Problem to work on:
The result should be all the records, exact and complete, without a single picture.

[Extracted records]
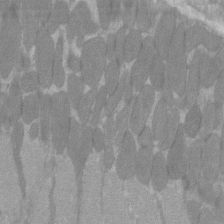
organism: C57BL Mouse
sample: Tibialis anterior muscle cell
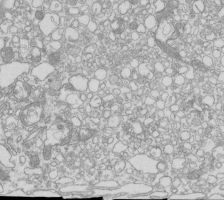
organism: Mouse
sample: Macrophages
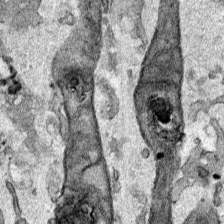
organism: Human
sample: Mitochondria in HCT116 cells
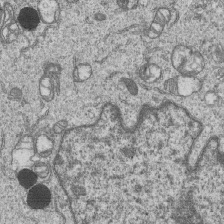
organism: Human
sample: MDA-MB-231 cells
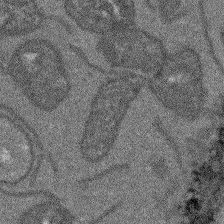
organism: Arabidopsis thaliana
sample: Root tip
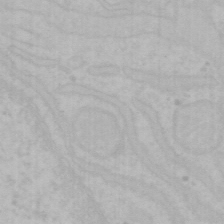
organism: Mouse
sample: Choroid plexus
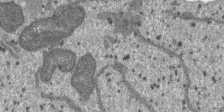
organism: Human
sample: Lung epithelial cells infected with SARS-CoV-2
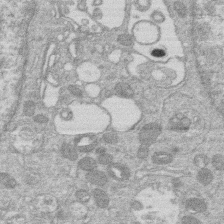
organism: Human
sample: Macrophage cells
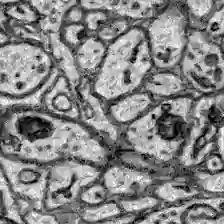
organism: Zebrafish
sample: Brain
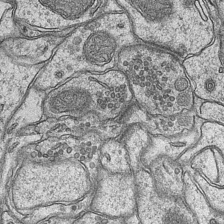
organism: Mouse
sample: CA1 Hippocampus
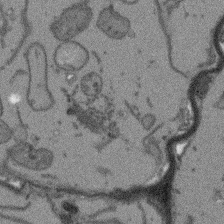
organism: Arabidopsis thaliana
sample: Root tip
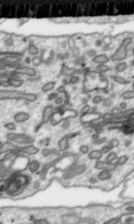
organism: Toxoplasma gondii
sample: Parasites in a vacuole inside a host cell
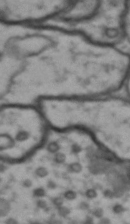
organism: Drosophila
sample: Brain
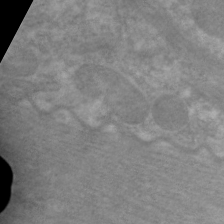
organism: C. elegans
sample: Pharynx
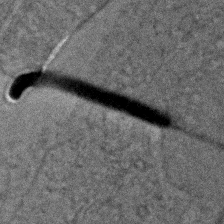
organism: Zebrafish
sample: Zebrafish embryo
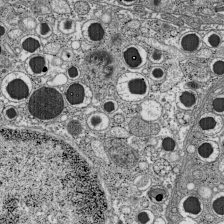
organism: C57BL Mouse
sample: Pancreatic islet
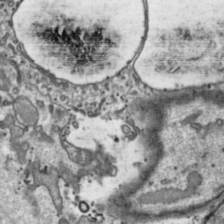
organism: Toxoplasma gondii
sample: Parasites in a vacuole inside a host cell
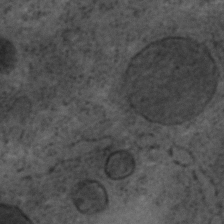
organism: C. elegans
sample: C. elegans embryo
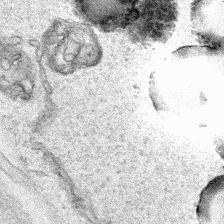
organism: Human
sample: Mitochondria in HCT116 cells
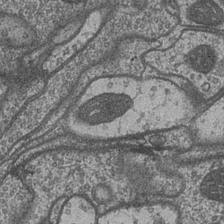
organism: Drosophila
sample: Optic medulla
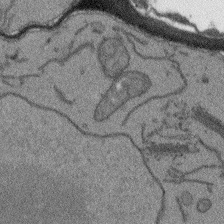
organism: Arabidopsis thaliana
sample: Root tip
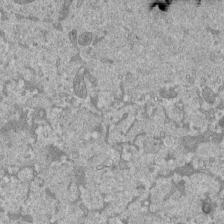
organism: Mouse
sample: ED-1 cell nuclei; centrioles
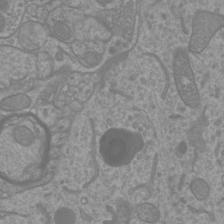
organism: Mouse
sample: Cortical neurons
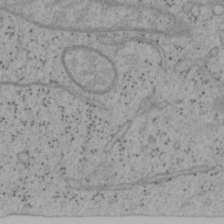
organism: Human
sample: HeLa cells
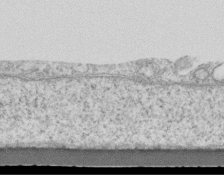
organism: Mouse
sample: Centriole in ependymal cells
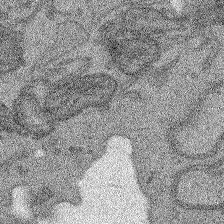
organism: Human
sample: HeLa cells
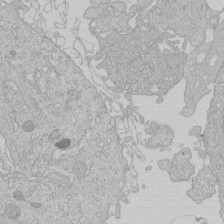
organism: Human
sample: Macrophage cells
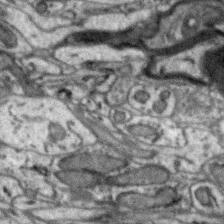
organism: Zebra finch
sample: Brain
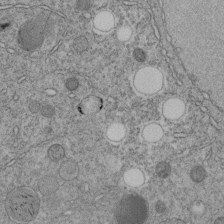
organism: C. elegans
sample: C. elegans embryo early stage
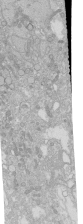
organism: Human
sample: Caco-2 cells
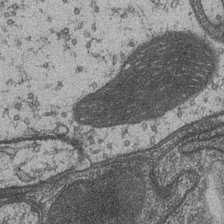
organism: Drosophila
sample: Optic medulla
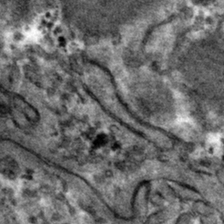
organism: Mouse
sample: Mouse hepatocytes
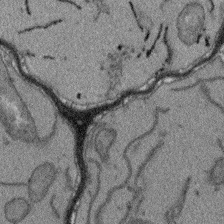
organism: Arabidopsis thaliana
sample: Root tip
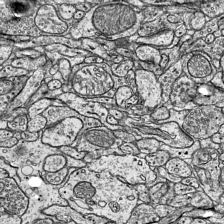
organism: Mouse
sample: Visual Cortex
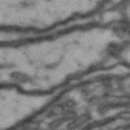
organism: Drosophila
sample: Brain
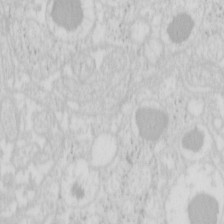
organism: Mouse
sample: Pancreas
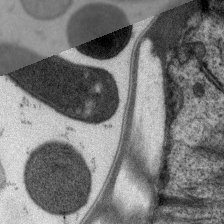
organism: C. elegans
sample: Pharynx
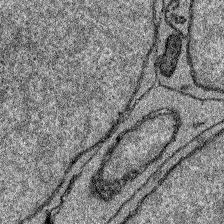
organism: Zebrafish
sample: Larval olfactory bulb
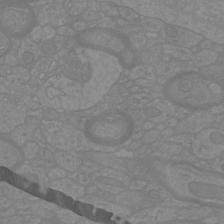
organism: Mouse
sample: Cortical neurons
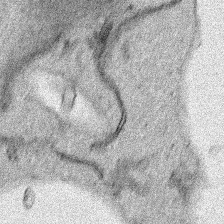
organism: Human
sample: Mitochondria in HCT116 cells
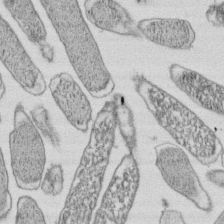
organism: E. coli
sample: Bacterial nucleoid
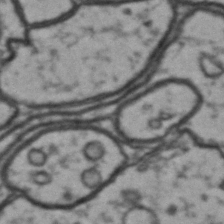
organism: Drosophila
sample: Brain
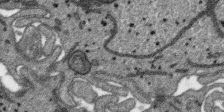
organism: Human
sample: Lung epithelial cells, uninfected (mock) control
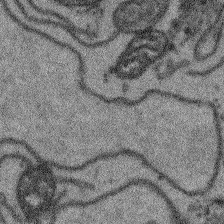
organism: Arabidopsis thaliana
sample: Root tip
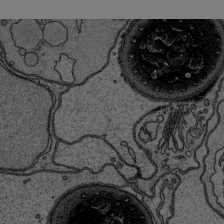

Task output:
organism: C57BL Mouse
sample: Tibialis anterior muscle cell
organism: Mouse
sample: Macrophages
organism: Human
sample: Mitochondria in HCT116 cells
organism: Human
sample: MDA-MB-231 cells
organism: Arabidopsis thaliana
sample: Root tip
organism: Mouse
sample: Choroid plexus
organism: Human
sample: Lung epithelial cells infected with SARS-CoV-2
organism: Human
sample: Macrophage cells
organism: Zebrafish
sample: Brain
organism: Mouse
sample: CA1 Hippocampus
organism: Arabidopsis thaliana
sample: Root tip
organism: Toxoplasma gondii
sample: Parasites in a vacuole inside a host cell
organism: Drosophila
sample: Brain
organism: C. elegans
sample: Pharynx
organism: Zebrafish
sample: Zebrafish embryo
organism: C57BL Mouse
sample: Pancreatic islet
organism: Toxoplasma gondii
sample: Parasites in a vacuole inside a host cell
organism: C. elegans
sample: C. elegans embryo
organism: Human
sample: Mitochondria in HCT116 cells
organism: Drosophila
sample: Optic medulla
organism: Arabidopsis thaliana
sample: Root tip
organism: Mouse
sample: ED-1 cell nuclei; centrioles
organism: Mouse
sample: Cortical neurons
organism: Human
sample: HeLa cells
organism: Mouse
sample: Centriole in ependymal cells
organism: Human
sample: HeLa cells
organism: Human
sample: Macrophage cells
organism: Zebra finch
sample: Brain
organism: C. elegans
sample: C. elegans embryo early stage
organism: Human
sample: Caco-2 cells
organism: Drosophila
sample: Optic medulla
organism: Mouse
sample: Mouse hepatocytes
organism: Arabidopsis thaliana
sample: Root tip
organism: Mouse
sample: Visual Cortex
organism: Drosophila
sample: Brain
organism: Mouse
sample: Pancreas
organism: C. elegans
sample: Pharynx
organism: Zebrafish
sample: Larval olfactory bulb
organism: Mouse
sample: Cortical neurons
organism: Human
sample: Mitochondria in HCT116 cells
organism: E. coli
sample: Bacterial nucleoid
organism: Drosophila
sample: Brain
organism: Human
sample: Lung epithelial cells, uninfected (mock) control
organism: Arabidopsis thaliana
sample: Root tip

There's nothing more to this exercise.